This article mainly introduces the detailed explanationJavaScript call stack, tailrecursion and manual optimization, which has certain reference value. Interested friends can refer to it

Call Stack (Call Stack)

Call Stack is a basic computer concept. Here we introduce a concept: stack frame.

Stack frame refers to the portion of stack space allocated separately for a function call.

When the running program calls another function from the current function, a new stack frame will be created for the next function and this stack frame will be entered. This stack frame is called the current frame. The original function also has a corresponding stack frame, which is called a call frame. Each stack frame will store the local variables of the current function.


When a function is called, it will be added to the top of the call stack. After execution is completed, the function will be removed from the top of the call stack. And give the program running rights (frame pointer) to the stack frame on the top of the stack at this time. This last-in-last-out structure is the call stack of the function.

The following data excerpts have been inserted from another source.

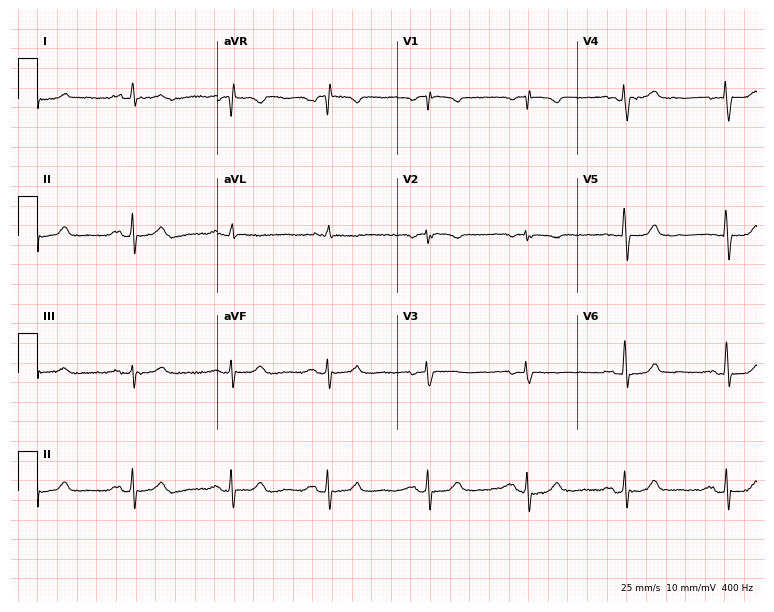
Standard 12-lead ECG recorded from a female patient, 62 years old (7.3-second recording at 400 Hz). Read as a normal ECG.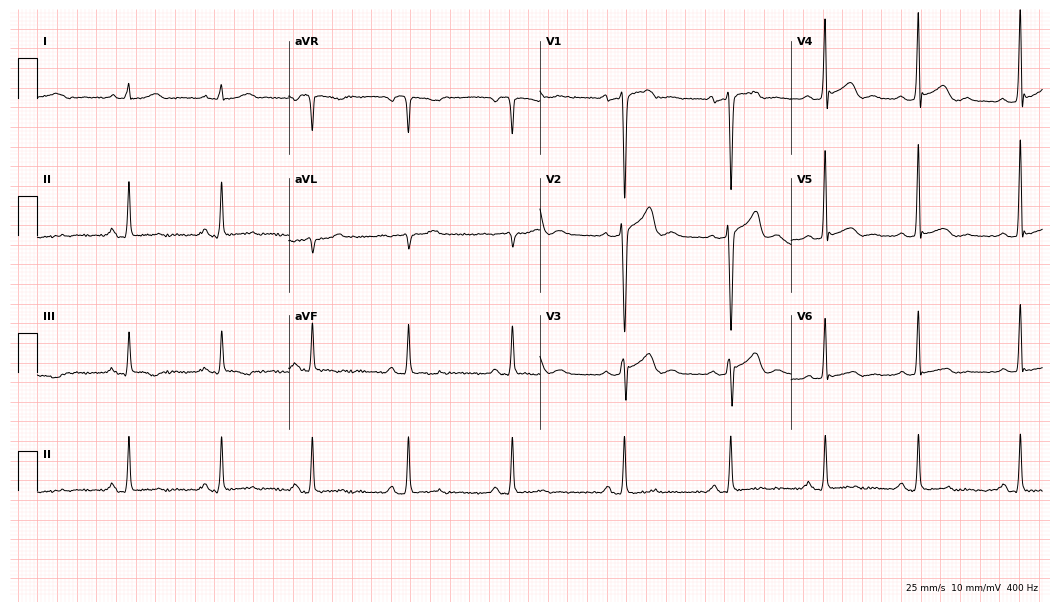
Electrocardiogram (10.2-second recording at 400 Hz), a male patient, 29 years old. Of the six screened findings (first-degree AV block, right bundle branch block (RBBB), left bundle branch block (LBBB), sinus bradycardia, atrial fibrillation (AF), sinus tachycardia), none is recorded. Findings outside these six are not listed.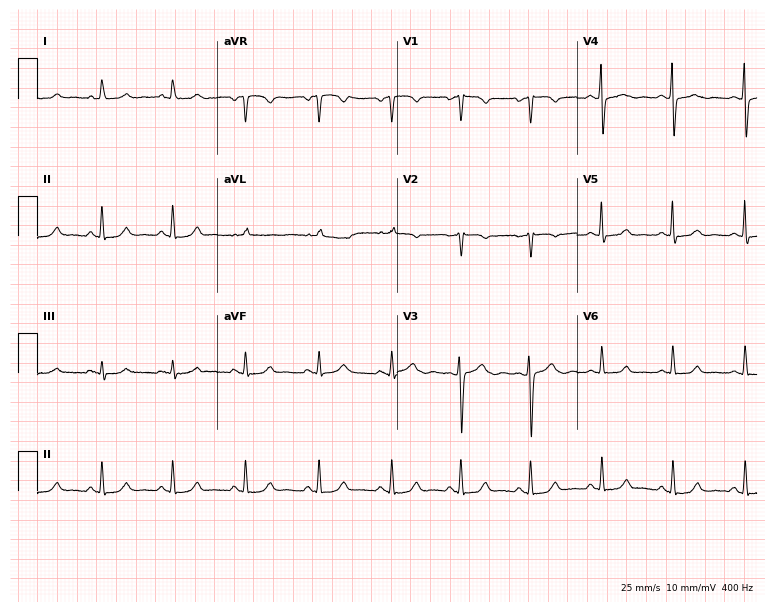
Electrocardiogram (7.3-second recording at 400 Hz), a female patient, 44 years old. Overall reading on record: normal ECG.

In JavaScript, you can easily view the calling frame of the current function through the console.trace() method


Tail call

Before talking about tail recursion, you must first understand what tail call is. Simply put, the last step of a function execution is to call and return another function.

The following is a correct demonstration:

// 尾调用正确示范1.0
function f(x){
 return g(x);
}

// 尾调用正确示范2.0
function f(x) {
 if (x > 0) {
  return m(x)
 }
 return n(x);
}

1.0 The last step of the program is to execute function g and return its return value at the same time. In 2.0, the tail call does not have to be written in the last line, as long as it is the last step when executed.

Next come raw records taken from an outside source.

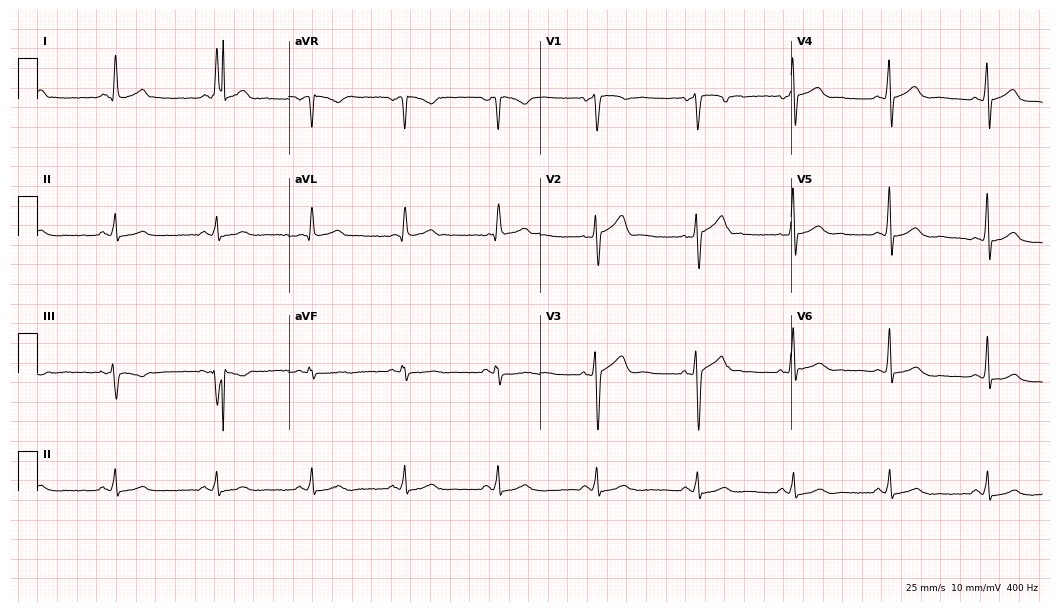
Resting 12-lead electrocardiogram. Patient: a 49-year-old male. Read as a normal ECG.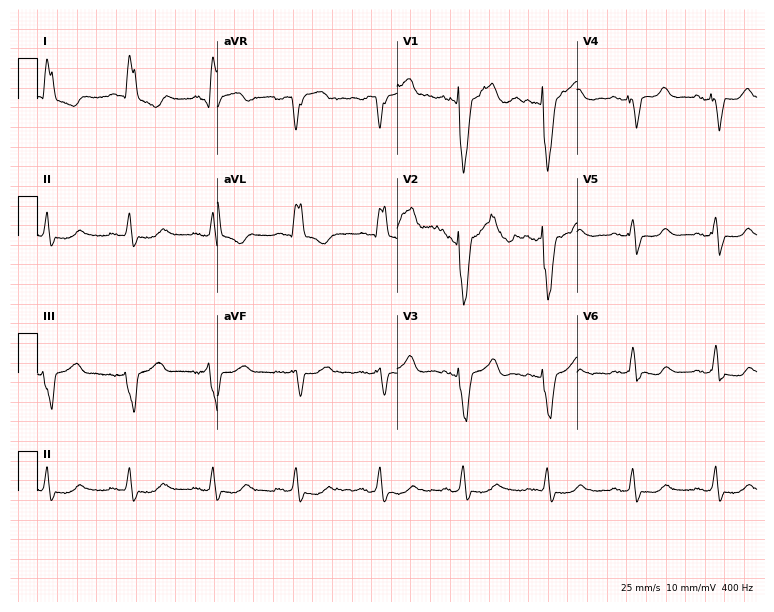
12-lead ECG (7.3-second recording at 400 Hz) from a 77-year-old female patient. Findings include left bundle branch block.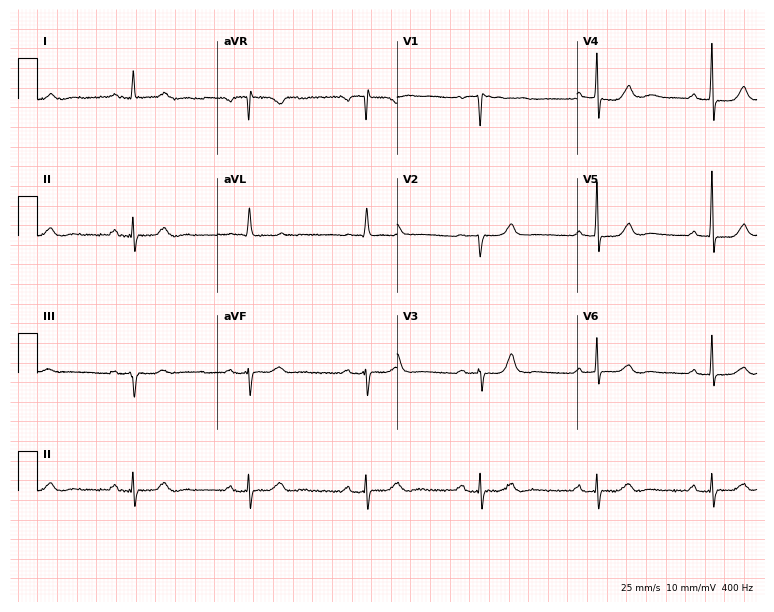
Standard 12-lead ECG recorded from a 73-year-old female (7.3-second recording at 400 Hz). None of these six findings is recorded: first-degree AV block, right bundle branch block (RBBB), left bundle branch block (LBBB), sinus bradycardia, atrial fibrillation (AF), sinus tachycardia.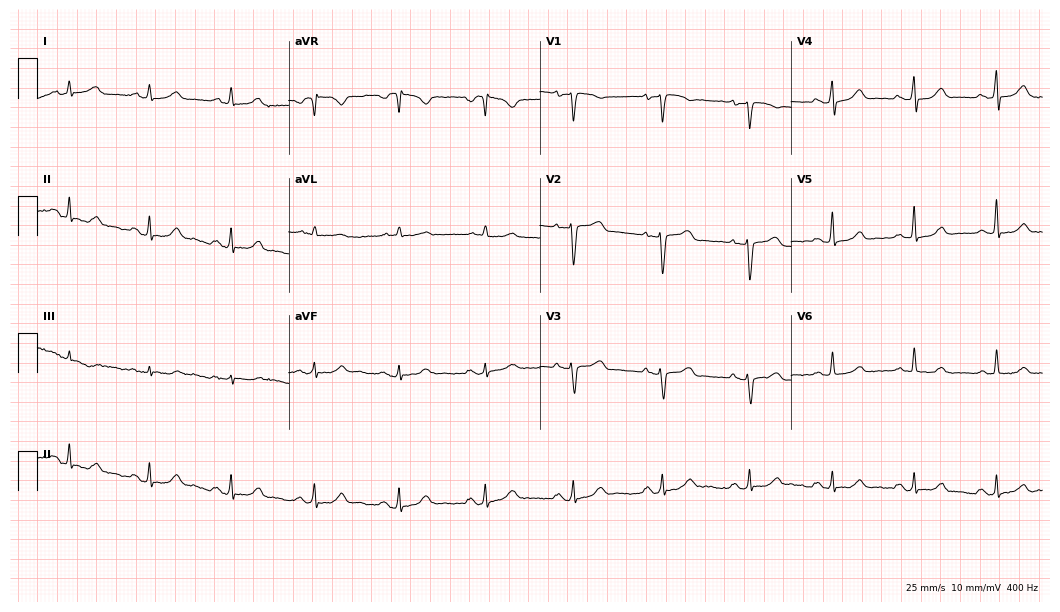
Electrocardiogram, a female, 55 years old. Overall reading on record: normal ECG.

The following is an error demonstration:

// 尾调用错误示范1.0
function f(x){
 let y = g(x);
 return y;
}

// 尾调用错误示范2.0
function f(x){
 return g(x) + 1;
}
// 尾调用错误示范3.0
function f(x) {
 g(x); // 这一步相当于g(x) return undefined
}

The last step of 1.0 is an assignment operation, the last step of 2.0 is an addition operation, and 3.0 implicitly has a return undefined

Tail call optimization

In the call stack part, we know that when a function A calls another function B, a stack frame will be formed. There are both calling frame A and current frame B in the call stack. , this is because after the execution of function B is completed, the execution right needs to be returned to A, so the variables inside function A, the location where function B is called, and other information must be saved in calling frame A. Otherwise, when function B finishes executing and continues to execute function A, everything will go wrong.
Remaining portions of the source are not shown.